Members of Rugg’s team will consolidate the themes and issues they recognize into a draft report which will be submitted to the executive committee in January but will not be made public. The final report will be given to SUN as the movement designs the third phase, according to Rugg.
Given that the movement is nearly 10 years old, Rugg said, it’s only natural that participant countries and nutrition advocates have different ideas about where SUN should go in the future.
“It would be nice to have people have a little bit more of a sense of what the SUN Movement is and what the role is and where it should be going,” Rugg said.
“In the beginning it was OK, because the movement was trying to bring in everybody, it could be everything to everybody — ‘just join our fray.’ And now 10 years in, ‘But what are we actually a part of?’ And then now with the vision for the future, ‘What are we a part of but [also] where are we going and why?’ It’s hard.”
Momentum to Tokyo
Verburg also used the global gathering as an opportunity to hear directly from government focal points and delegations, holding 40 bilateral meetings to discuss progress and support needed for the future. She said she’s seen notable improvements since the last global gathering, with many more SUN countries now possessing national nutrition plans and having SUN focal points with political convening power in their governments.
More and more frequently, Verburg hears from countries that they want to “own the process.”

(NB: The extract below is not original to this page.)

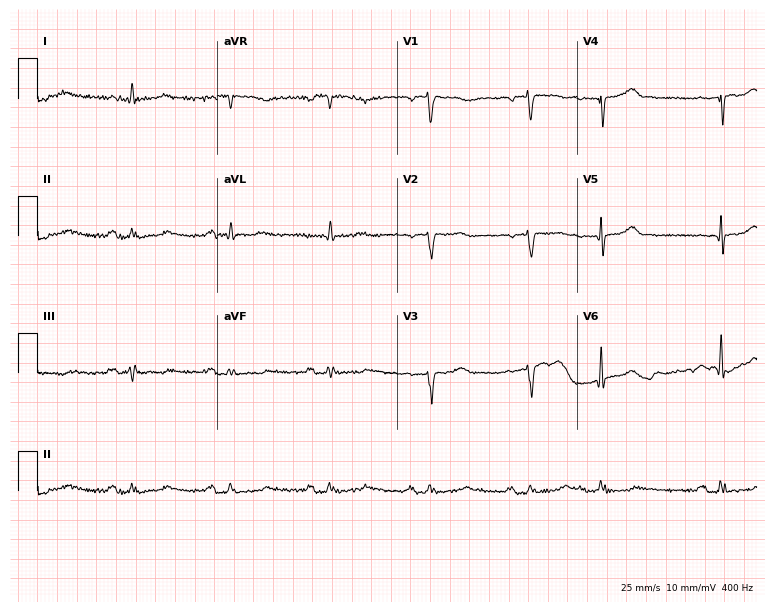
12-lead ECG from a 66-year-old female. No first-degree AV block, right bundle branch block, left bundle branch block, sinus bradycardia, atrial fibrillation or sinus tachycardia recorded for this tracing. Only these six findings were labelled.

Using next year’s Nutrition for Growth summit to spur momentum on nutrition progress is key, Verburg said.
“Nutrition for Growth is a milestone for the SUN Movement and all the different stakeholders. And this milestone feeds into the next phase of the SUN Movement because making a commitment is one thing but … these commitments need to be measurable, they need to be ambitious but not stupid. I mean, realistic” Verburg said. “It’s a catalyzer but a lot of work.”
Editor’s note: SUN facilitated Devex’s travel to the SUN Global Gathering. Devex retains full editorial control and responsibility for this content.